• Mai 2022

LIEBER MAX KÜNG …

In der letzten «Magazin»-Ausgabe schrieben Sie, Saab würde nur noch Kampfflugzeuge herstellen. Diese Aussage ist nicht falsch, aber auch nicht richtig. Bezüglich Flugzeuge ist der Sachverhalt korrekt. Da gibts aus Schweden nur noch den mannigfaltig bombenbestückten Gripen.

Auch Autos stellen sie ja in Trollhättan schon länger nicht mehr her, leider; ich selbst fuhr einen Saab, bis es den Turbolader lupfte, einen 9-5 Aero Kombi, best car ever, wie der/die Amerikaner:in sagen würde, obwohl der/die das niemals sagen würde, denn in Amerika drüben fuhr man noch nie gerne Kombis, schon gar nicht solche von Saab, das merkte auch der geniale Schriftsteller Kurt Vonnegut («Schlachthof 5 oder Der Kinderkreuzzug», ein sagenhaft komisches, aber vor allem auch trauriges Buch über den Krieg … könnte man auch wieder mal lesen … ), der im Nebenberuf eine Saab-Vertretung auf Cape Cod unterhielt. Allerdings liefen die Geschäfte mit den schwedischen Autos nicht besonders gut. Er versagte als Autoverkäufer, was Vonnegut später als (nicht ernst gemeinten) Grund anführte, weshalb er von den Schweden niemals den Nobelpreis für Literatur erhielt.
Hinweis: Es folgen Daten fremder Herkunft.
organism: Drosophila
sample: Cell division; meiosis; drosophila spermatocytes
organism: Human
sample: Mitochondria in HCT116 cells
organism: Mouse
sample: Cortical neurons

Wie gesagt: Saab 9-5 Aero! Best car ever, obwohl Spitzfindige nun einwenden könnten: «Und warum ging er dann kaputt, wenn er sooo gut gewesen sein soll?» Nun, ich jedenfalls vermisse meinen 9-5er, aber darum geht es hier ja nicht, sondern darum, was Saab heute noch alles baut, abgesehen von Kampfflugzeugen. Zum Beispiel schmieden sie handliche Waffen und haben ein Panzerabwehrsystem entwickelt. Es trägt den Namen «NLAW». Rüstungskonzerne lieben Akronyme (Saab hat allerdings auch eine Bazooka mit dem klangvollen Namen «Carl-Gustaf» im Programm).
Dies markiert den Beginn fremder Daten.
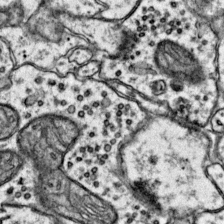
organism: Mouse
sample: Primary visual cortex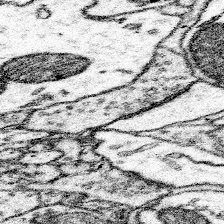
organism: Mouse
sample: Somatosensory cortex neuropil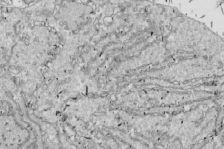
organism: Drosophila
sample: Cell division; meiosis; drosophila spermatocytes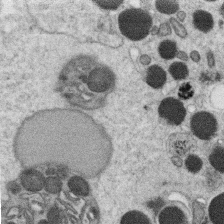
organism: C. elegans
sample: C. elegans oocyte; sperm cells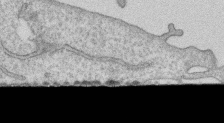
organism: Human
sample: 1205lu cells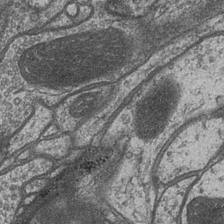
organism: Drosophila
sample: Optic medulla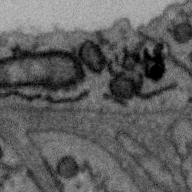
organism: Zebra finch
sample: Brain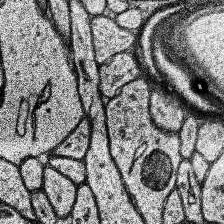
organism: Human
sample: Temporal Lobe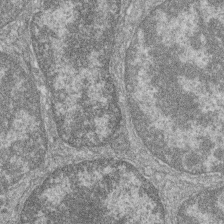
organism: Zebrafish
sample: Cilia; retinal pigment epithelium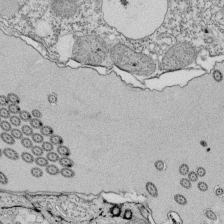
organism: Tetrahymena
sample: Cilia in tetrahymena

NLAW steht für «Next Generation Light Anti-Tank Weapon». Ein mobiles System. 12,5 Kilo schwer. Man feuert es geschultert ab. Reichweite bis 800 Meter. Damit knackt man Panzer, Saab schreibt: «The ultimate tank killer». Auch die Schweizer Armee hat diese Waffe seit 2017 in ihrem Requisitenschrank. Zudem: Der Gefechtskopf ist swiss made, stammt aus der Saab-Filiale im beschaulichen Thun.
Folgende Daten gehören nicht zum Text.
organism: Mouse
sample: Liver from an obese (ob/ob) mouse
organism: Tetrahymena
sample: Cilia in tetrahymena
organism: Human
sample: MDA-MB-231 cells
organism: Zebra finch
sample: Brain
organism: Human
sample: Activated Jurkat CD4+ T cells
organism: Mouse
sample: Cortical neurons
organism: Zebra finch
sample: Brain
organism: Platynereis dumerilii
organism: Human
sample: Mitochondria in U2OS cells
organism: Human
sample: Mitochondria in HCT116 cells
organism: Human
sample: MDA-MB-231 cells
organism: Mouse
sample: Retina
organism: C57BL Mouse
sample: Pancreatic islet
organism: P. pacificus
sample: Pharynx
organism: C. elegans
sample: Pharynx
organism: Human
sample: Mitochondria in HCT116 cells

Aktuell werden mit diesen Dingern russische Panzer in der Ukraine in die Luft gejagt. Die ukrainischen NLAWs sind Geschenke aus Grossbritannien. Expert:innen meinen, diese Waffen von Saab seien im besonderen Masse dafür mitverantwortlich, dass der Einmarsch der Russ:innen nicht so lief, wie die Russ:innen sich dies gedacht hatten, die Verluste von Panzern seien signifikant. Denn die NLAW sei äusserst effektiv dank dem sogenannten Overfly Top Attack Mode.

Dabei wird nicht direkt auf das Objekt gefeuert, der Gefechtskopf wird rund einen Meter über dem Ziel mit einer zum Boden gerichteten Ladung gezündet. Der durch die Hohlladung gebildete Stachel durchschlägt die Panzerung sodann von oben, wo der Kampfpanzer traditionellerweise am empfindlichsten ist. Eigentlich, so denkt man, sind Waffen böse. Sie töten Menschen. Aber in diesem Fall sind sie gut. Wenigstens aus Sicht der Verteidiger:innen. Die NLAWs beschützen Menschen, indem sie Menschen töten, die die Absicht haben, Menschen zu töten, zu erschiessen, zu massakrieren.

Wie gesagt, lieber Herr Küng: Ihre Aussage bezüglich Saab war weder falsch noch richtig – so wie vieles auf dieser Welt weder gänzlich falsch oder richtig ist. Was man hingegen klar sagen kann: Alles ist kompliziert – es ist zum Verzweifeln.